- Directed by: William McGann; Alan Crosland;
- Screenplay by: F. Hugh Herbert
- Story by: Erle Stanley Gardner
- Based on: The Case of the Caretaker's Cat 1935 novel by Erle Stanley Gardner
- Produced by: Bryan Foy
- Starring: Ricardo Cortez; June Travis; Jane Bryan; Craig Reynolds;
- Cinematography: Allen G. Siegler
- Edited by: Frank Magee
- Production company: Warner Bros. Pictures, Inc.
- Release date: 31 October 1936;
- Country: United States
- Language: English

= The Case of the Black Cat =

1936 film by William C. McGann

The Case of the Black Cat is a 1936 American mystery film directed by William C. McGann and an uncredited Alan Crosland, based on the 1935 Perry Mason novel The Case of the Caretaker's Cat by Erle Stanley Gardner. The film stars Ricardo Cortez as Perry Mason and co-stars June Travis and Jane Bryan in her film debut. The film is the fifth Perry Mason adaptation distributed by Warner Bros. Pictures in the 1930s and the first in the series not to feature Warren William as Mason.

==Plot==
Mason is summoned to the Laxter mansion in the dead of night to write granddaughter Wilma out of invalid Peter Laxter's will, to keep her from marrying suspected fortune hunter Doug. Peter dies in a mysterious fire and Laxter's two grandsons, Sam Laxter and Frank Oafley, inherit his estate on the condition old caretaker Schuster and his cat Clinker are kept on. When cat-hating Sam threatens Clinker, Perry steps in and learns Laxter's death was suspicious and the family fortune and diamonds are missing.

==Production==
The Case of the Black Cat was the penultimate of six Perry Mason feature films Warner Bros. made between 1934 and 1936. Despite promotional material connecting the film to Edgar Allan Poe and horror-like image, Michael R. Pitts described the film as a fast-paced murdery mystery. Ricardo Cortez and June Travis take over from Warren William and Claire Dodd as criminal attorney Perry Mason and his faithful secretary Della Street respectively. Although the characters had been married in the previous film, The Case of the Velvet Claws (1936), they are unattached again here.

Production began on the film in early July 1936 and was developed under the working title The Case of the Caretaker's Cat. The Hollywood Reporter reported that director William McGann took over as the director of the film after the death of Alan Crosland in a car accident.

==Release==
The Case of the Black Cat was distributed by Warner Bros. Pictures and The Vitaphone Corp. on October 31, 1936.

Warner Home Video released the film on DVD via their Warner Archive Collection alongside The Case of the Howling Dog, The Case of the Curious Bride, The Case of the Lucky Legs, The Case of the Velvet Claws and The Case of the Stuttering Bishop in a set entitled Perry Mason: The Original Warner Bros.
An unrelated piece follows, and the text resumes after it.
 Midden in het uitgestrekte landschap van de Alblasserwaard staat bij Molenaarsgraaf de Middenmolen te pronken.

Movies Collection.

==Critical response==
From contemporary reviews, Harrison's Reports described the film as "a pretty good program murder mystery melodrama" that "holds the spectator's attention because of the involved plot and the fact that the identity of the murderer is not disclosed until the end." Film Daily praised the film as one that will "really satisfy thrill fans, and keep the crime solvers guessing to the very end" opining that "it is practically impossible for anyone to guess the solution. Very effective work is done by Ricardo Cortez and June Travis." The Motion Picture Guide declared it "a passable mystery. Fair." while Variety said "will hold the patron's once they're inside, though its power to draw them in is doubtful." William Boehnel of the New York Herald Tribune found it to be "probably the least effective of all the Perry Mason detective films [...] A mediocre story to begin with, it is not only developed with a minimum of suspense and thrills" and declared it so confusing at times that it would take Sam Spade, Bill Crane and Reggie Fortune, Charlie Chan, Lord Peter Wimsey and Phil Vance to "piece it together convincingly."
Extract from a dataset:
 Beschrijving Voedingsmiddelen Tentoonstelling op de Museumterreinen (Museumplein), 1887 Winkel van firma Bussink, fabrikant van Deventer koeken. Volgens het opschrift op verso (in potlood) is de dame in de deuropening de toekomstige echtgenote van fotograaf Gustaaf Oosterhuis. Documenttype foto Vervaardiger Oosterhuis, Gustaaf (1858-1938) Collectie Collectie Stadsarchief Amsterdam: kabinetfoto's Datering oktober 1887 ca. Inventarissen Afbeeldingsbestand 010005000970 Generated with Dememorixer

From retrospective reviews, Pitts stated that the film will be "a disappointment to horror fans, The Case of the Black Cat is a fairly pleasing mystery." Hans J. Wollstein of AllMovie declared that the film was "better than its B-movie reputation" and that the film "may not deliver the glib repartee of its predecessors, but a strong and rather intricate plot that keeps the audience guessing makes up for this shortcoming." Wollstein continued that Ricardo Cortez "makes a fine Mason, closer, perhaps, to Erle Stanley Garner's original character than his suave predecessor, Warren William." and that the film suffered when it changed directors noting that William McGann "seems to have been little more than a competent traffic cop."